_WORK REQUIRED_
The full listing, minus its pictures, should be printed again exactly as it stands.
================
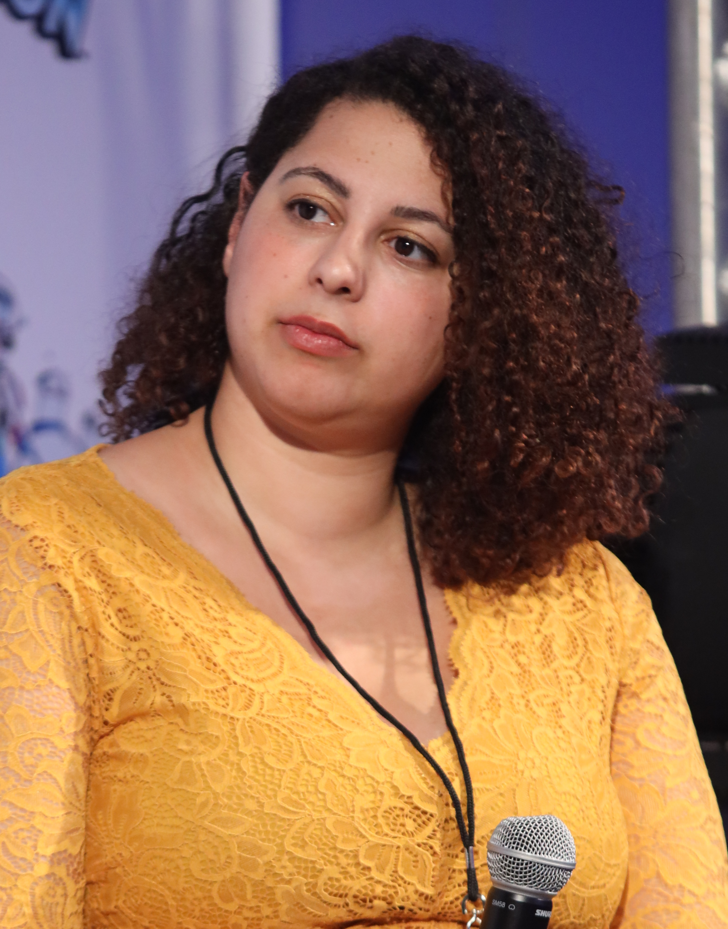 Amanda C. Miller at GalaxyCon Louisville in 2019
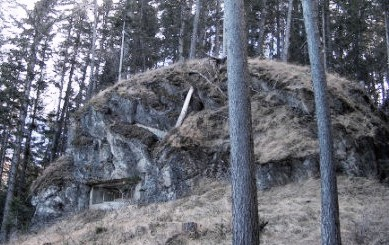 Opera 9, tenne
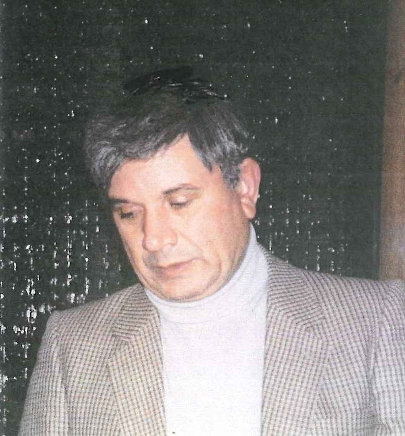 נהוראי שטרית
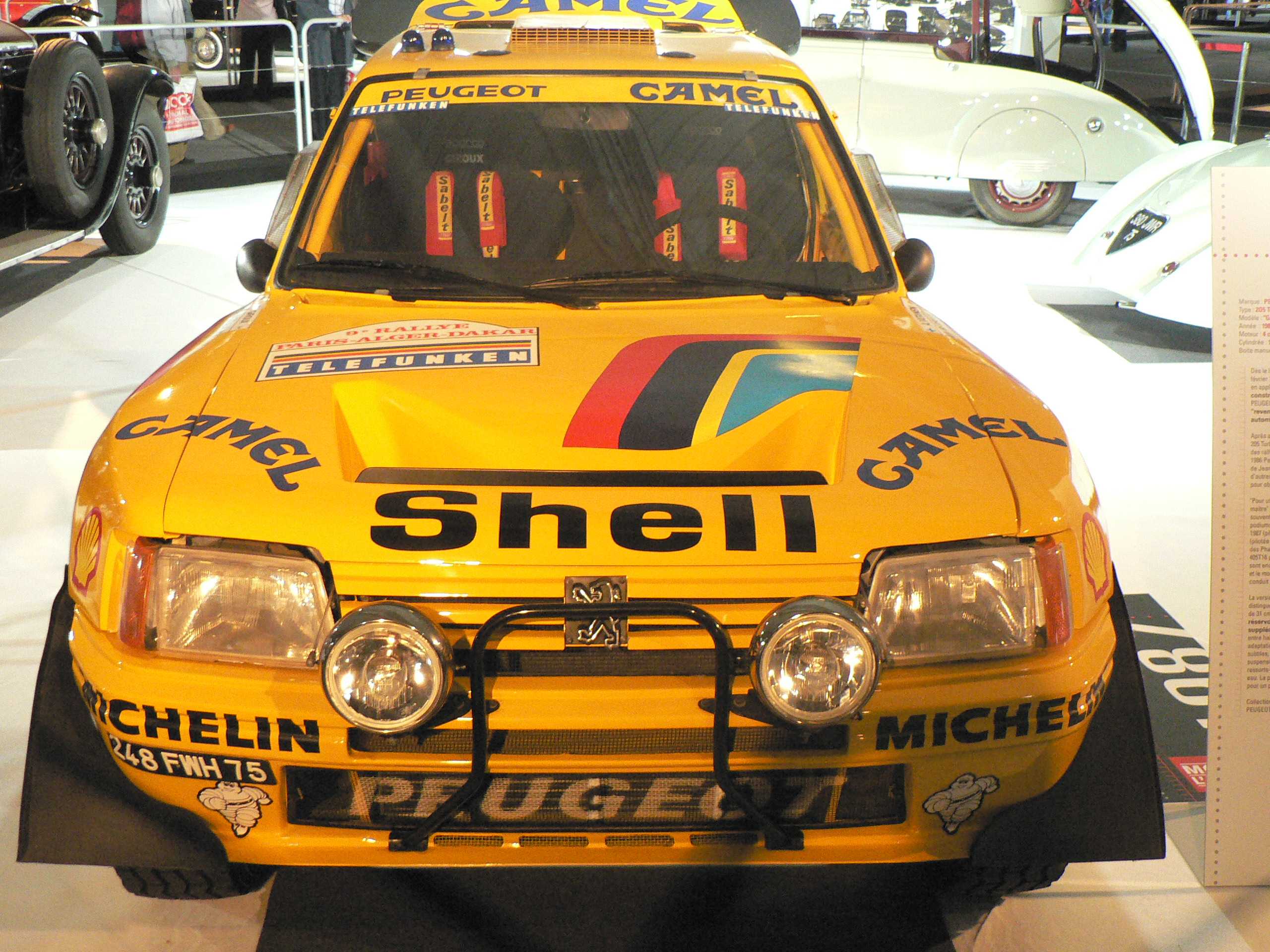 Mondial de l automobile de Paris (October 2006)
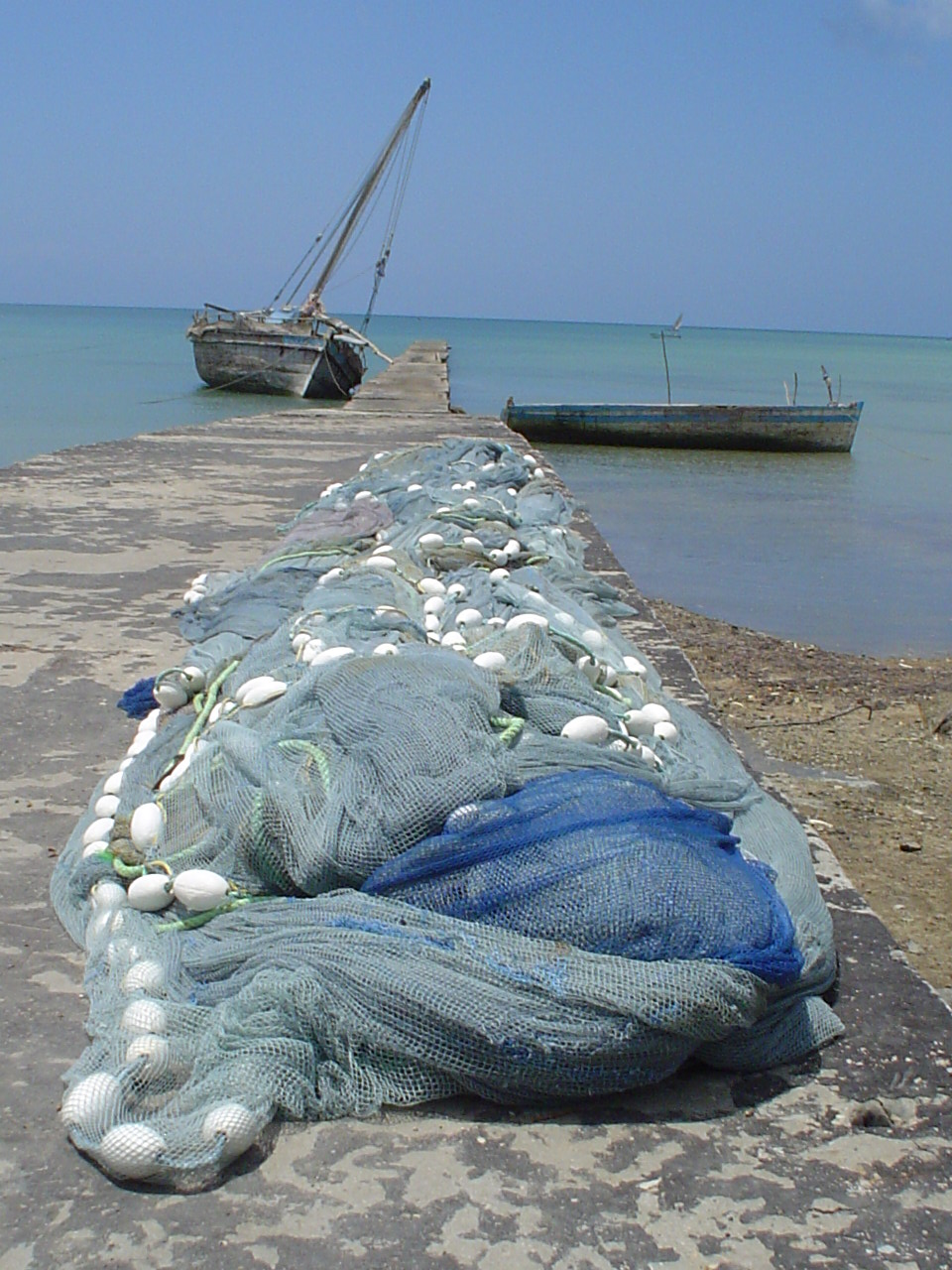 Wharf at Mkoani. Havenpier in Mkoani, Pemba, Tanzania
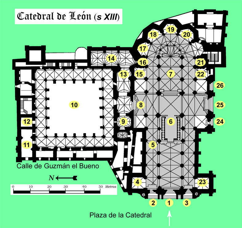 Planta, Catedral de León, España, gótica (s XIII)
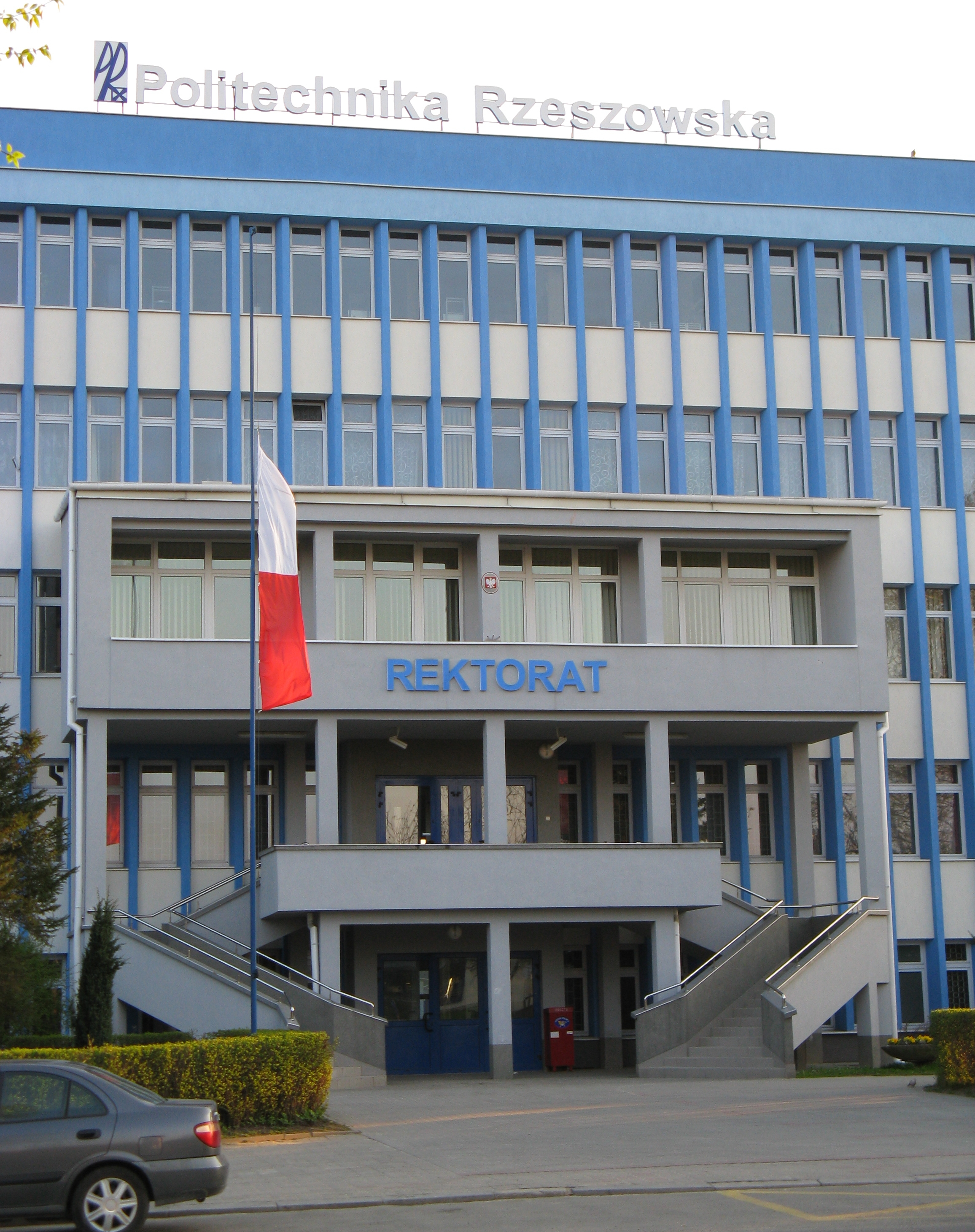 Dawny Budynek Rektoratu Politechniki Rzeszowskiej(ob. Wydział Elektrotechniki i Informatyki), ul. W. Pola 2
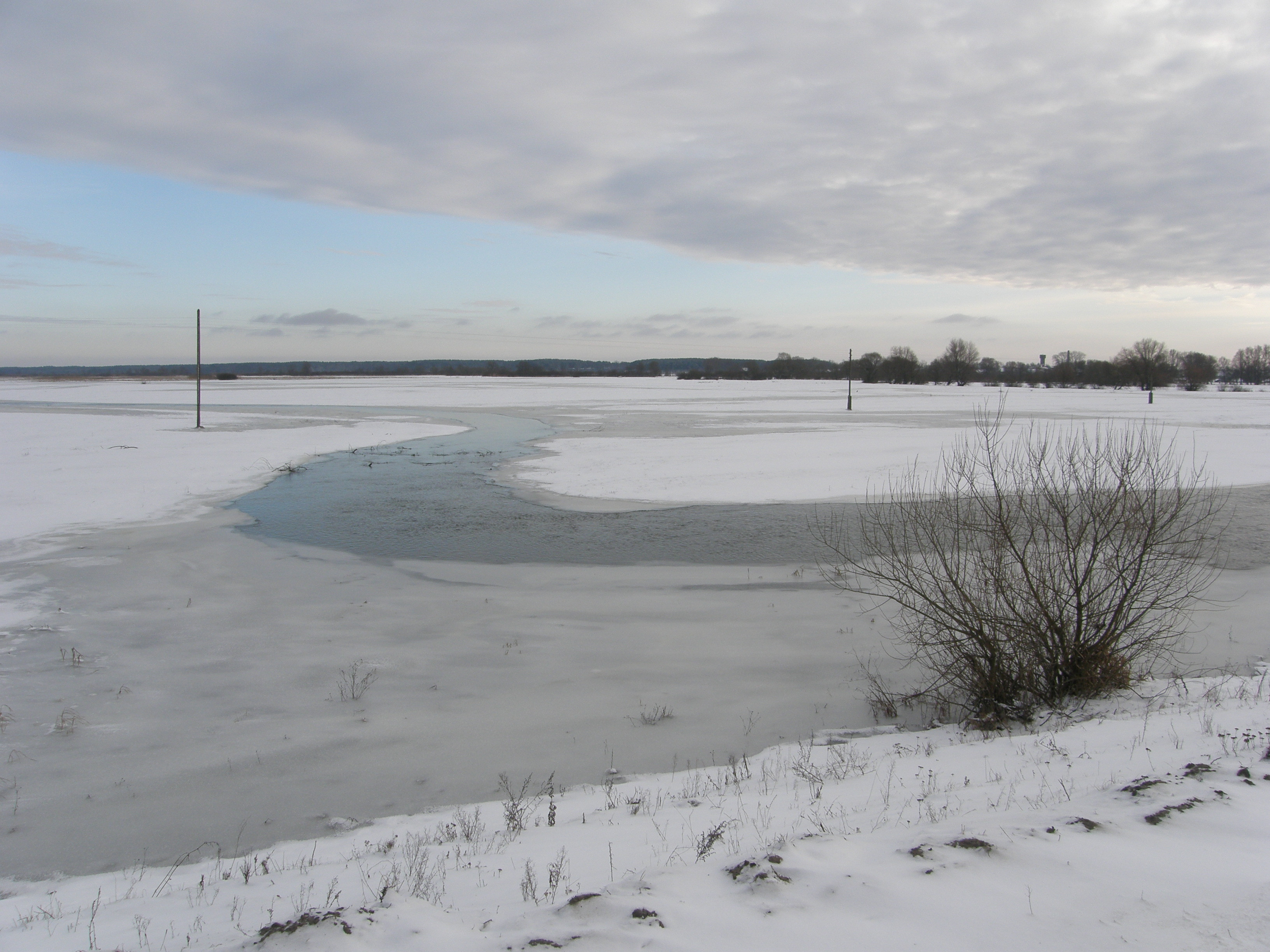 Der Stochid im Winter nördlich von Lutzk
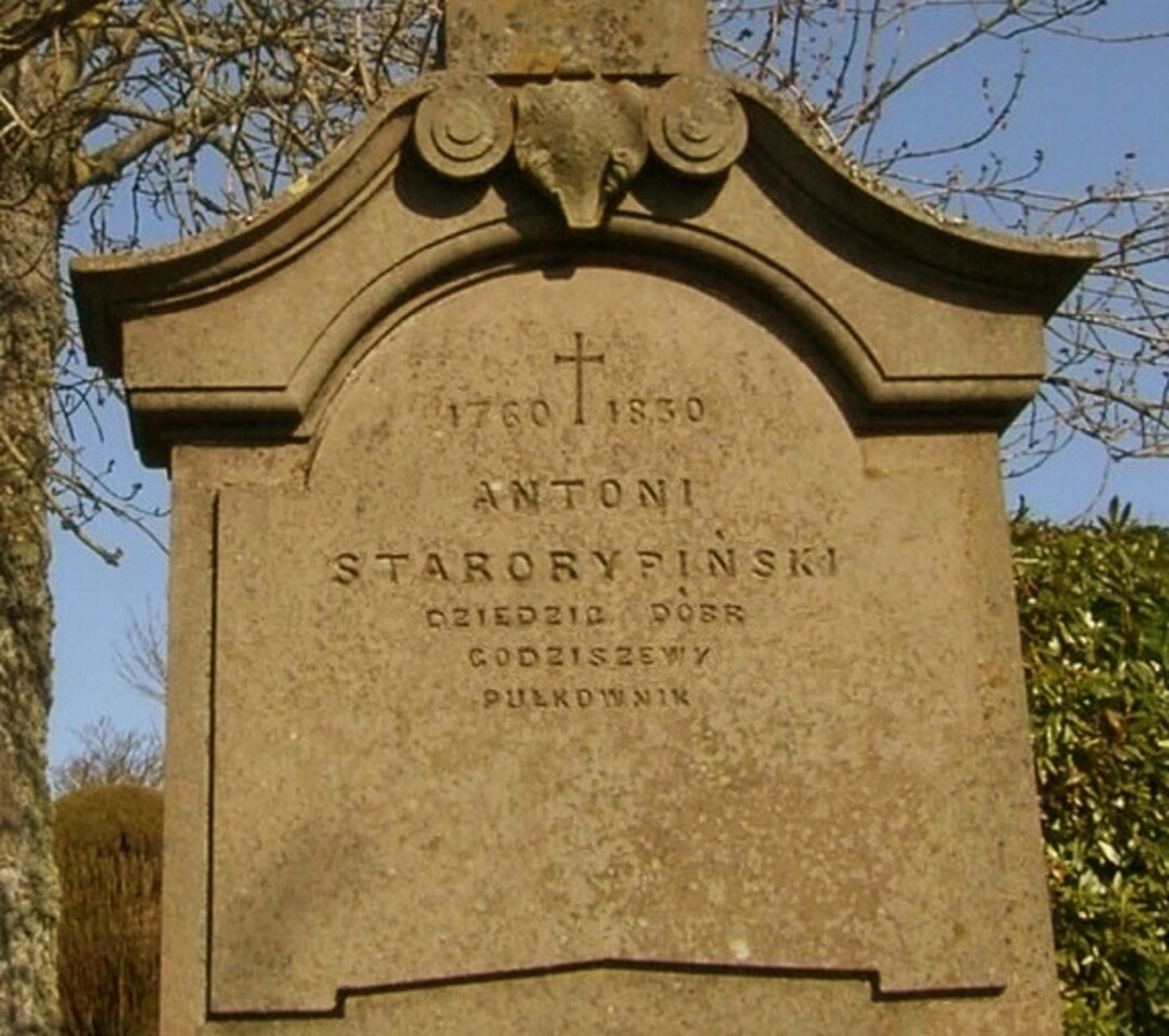 Antoni Starorypiński h. Nałęcz (1760-1830). Dziedzic dóbr Godziszewy. Pułkownik wojsk Księstwa Warszawskiego (1813 r.). Podpułkownik i dowódca 2. Batalionu w 3. Pułku Piechoty Księstwa Warszawskiego (1810 r.). Uczestnik powstania listopadowego. Zginął w Warszawie tuż przed Bożym Narodzeniem roku 1830. Nagrobek z piaskowca w stylu klasycystycznym z napisem: "Antoni Starorypiński (1760-1830), dziedzic dóbr Godziszewy, Pułkownik".
================
_TASK OUTPUT_
 Amanda C. Miller at GalaxyCon Louisville in 2019
 Opera 9, tenne
 נהוראי שטרית
 Mondial de l automobile de Paris (October 2006)
 Wharf at Mkoani. Havenpier in Mkoani, Pemba, Tanzania
 Planta, Catedral de León, España, gótica (s XIII)
 Dawny Budynek Rektoratu Politechniki Rzeszowskiej(ob. Wydział Elektrotechniki i Informatyki), ul. W. Pola 2
 Der Stochid im Winter nördlich von Lutzk
 Antoni Starorypiński h. Nałęcz (1760-1830). Dziedzic dóbr Godziszewy. Pułkownik wojsk Księstwa Warszawskiego (1813 r.). Podpułkownik i dowódca 2. Batalionu w 3. Pułku Piechoty Księstwa Warszawskiego (1810 r.). Uczestnik powstania listopadowego. Zginął w Warszawie tuż przed Bożym Narodzeniem roku 1830. Nagrobek z piaskowca w stylu klasycystycznym z napisem: "Antoni Starorypiński (1760-1830), dziedzic dóbr Godziszewy, Pułkownik".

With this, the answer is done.